Batu Art Collective: Wadah Baru untuk Ekosistem Kreatif
Pameran ini juga menandai kelahiran Batu Art
Collective (BAC), sebuah komunitas seni yang bertujuan membangun ekosistem
kreatif yang adaptif dan inklusif. BAC tidak hadir untuk menggantikan yang
sudah ada, melainkan menjembatani warisan seni tradisional dengan semangat
kontemporer.
BAC percaya bahwa seni tidak boleh hanya terkurung di galeri
atau museum, tetapi harus hidup berdampingan dengan masyarakat. Oleh karena
itu, selain menampilkan karya lukis dan instalasi, pameran ini juga melibatkan
UMKM lokal dengan menampilkan kriya tangan. Hal ini memperlihatkan bahwa seni
tidak hanya tentang keindahan visual, tetapi juga bisa menjadi penggerak
ekonomi kreatif.
Seni sebagai Cermin Peradaban
"Kenduri Rupa" bukan sekadar ajang pamer karya,
melainkan undangan untuk berdialog. Dalam tradisi kenduri, yang terpenting
bukanlah banyaknya hidangan, melainkan kebersamaan dan percakapan yang
terjalin. Begitu pula dengan pameran ini—ia mengajak pengunjung tidak hanya
melihat, tetapi juga merenung: ke mana arah seni rupa Kota Batu?
Di tengah gemerlap acara, ada harapan agar seni tidak
menjadi sekadar pelengkap seremoni, melainkan bagian dari denyut nadi kota.
Seni harus mampu menjadi cermin yang jujur, tempat masyarakat belajar dari
perbedaan, kritik, dan percakapan yang kadang tidak nyaman. Karena hanya dengan
cara itulah ekosistem seni bisa tumbuh secara utuh.

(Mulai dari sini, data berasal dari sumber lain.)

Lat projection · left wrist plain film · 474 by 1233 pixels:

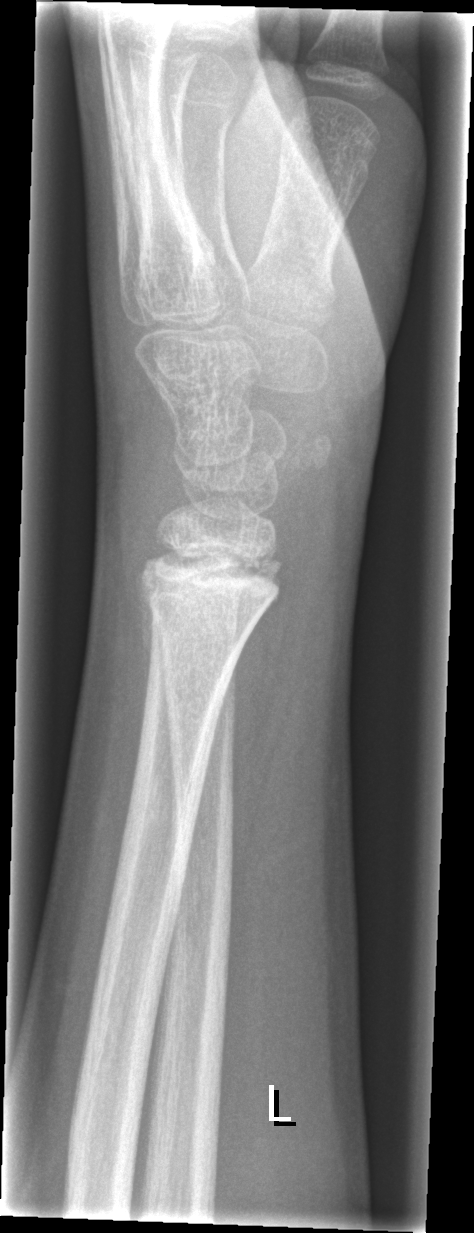
Boxes as x1,y1,x2,y2 (top-left / bottom-right, pixel units).
Fx identified at [133, 538, 286, 638].
Osteopenic.
AO code 23r-E/2.1; 23u-M/2.1.
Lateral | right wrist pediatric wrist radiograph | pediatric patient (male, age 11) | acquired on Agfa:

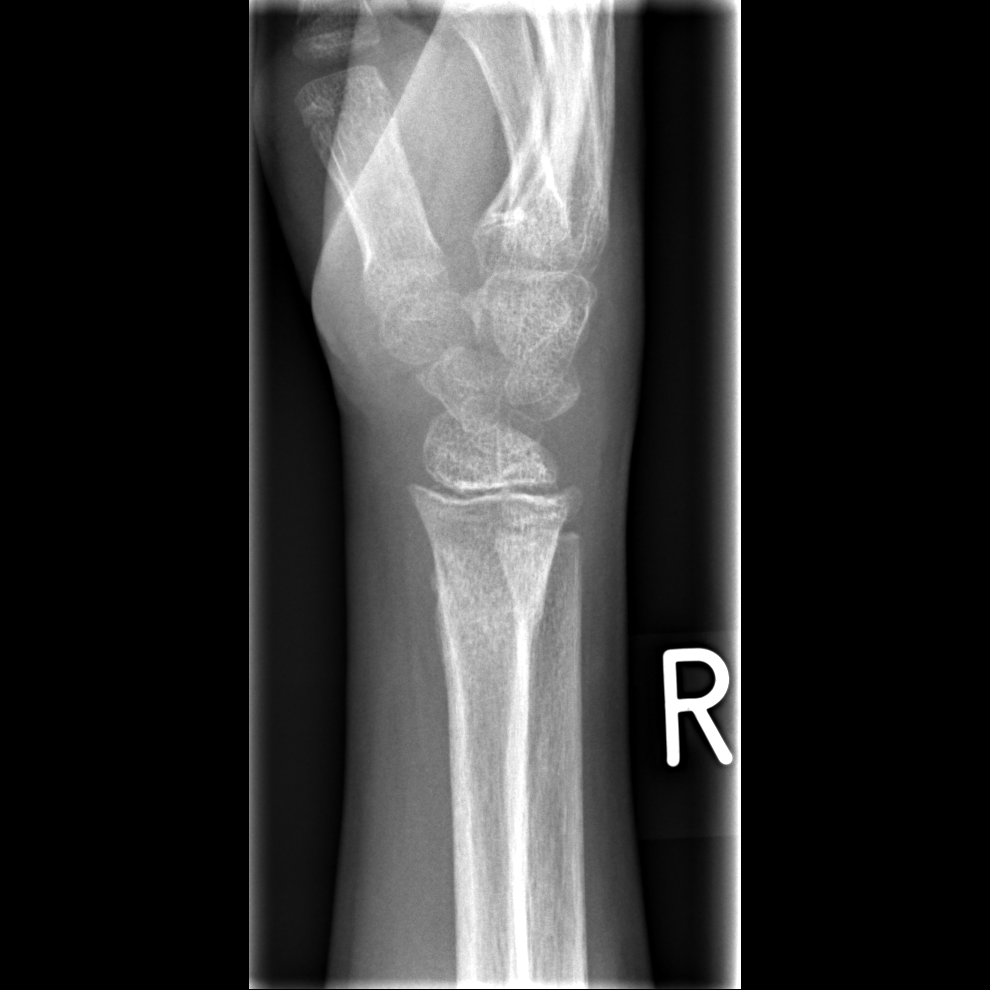
Bone fracture identified at (left=428, top=540, right=549, bottom=653). AO code 23r-M/3.1. Osteopenic.
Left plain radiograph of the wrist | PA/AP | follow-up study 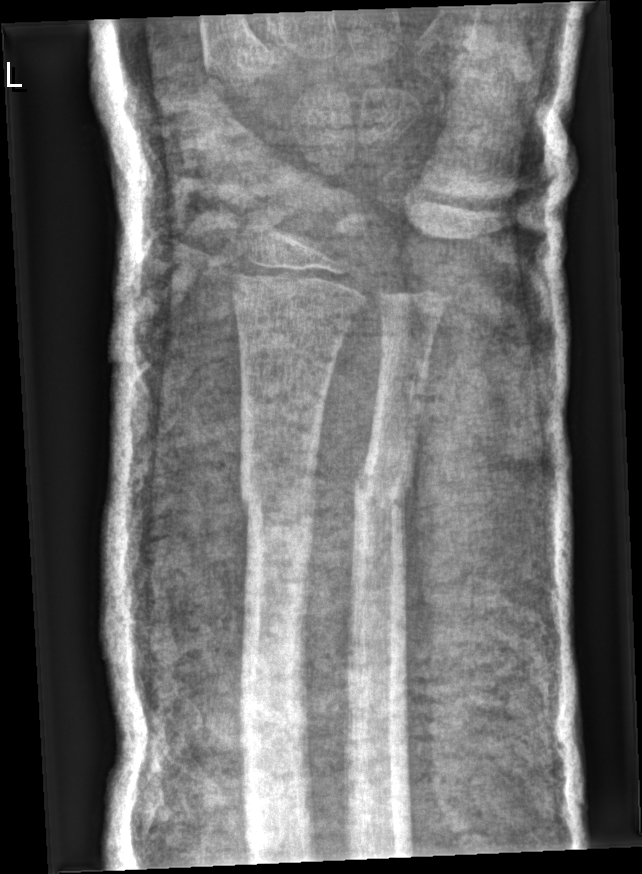

FINDINGS: AO code 22-D/2.1. Fracture identified at (237, 479, 319, 540), (352, 466, 414, 523).

Kota Batu: Tak Hanya Destinasi Wisata, Tapi Juga Poros
Seni
Melalui "Kenduri Rupa", Kota Batu tidak hanya
ingin dikenang sebagai destinasi wisata alam, tetapi juga sebagai pusat
kesenian dan budaya di Jawa Timur. Pameran ini menjadi langkah awal dalam
membangun citra baru—sebuah kota yang tidak hanya menawarkan keindahan
panorama, tetapi juga kekayaan kreativitas.
Bagi para pengunjung, "Kenduri Rupa" adalah
undangan untuk menikmati jamuan visual, meresapi setiap karya, dan pulang
dengan pemahaman baru. Sebab, seperti kenduri sesungguhnya, yang terpenting
bukanlah keramaiannya, melainkan kehangatan yang dibawa pulang—sesuatu yang
mungkin tak terucap kata, tetapi terasa mendalam.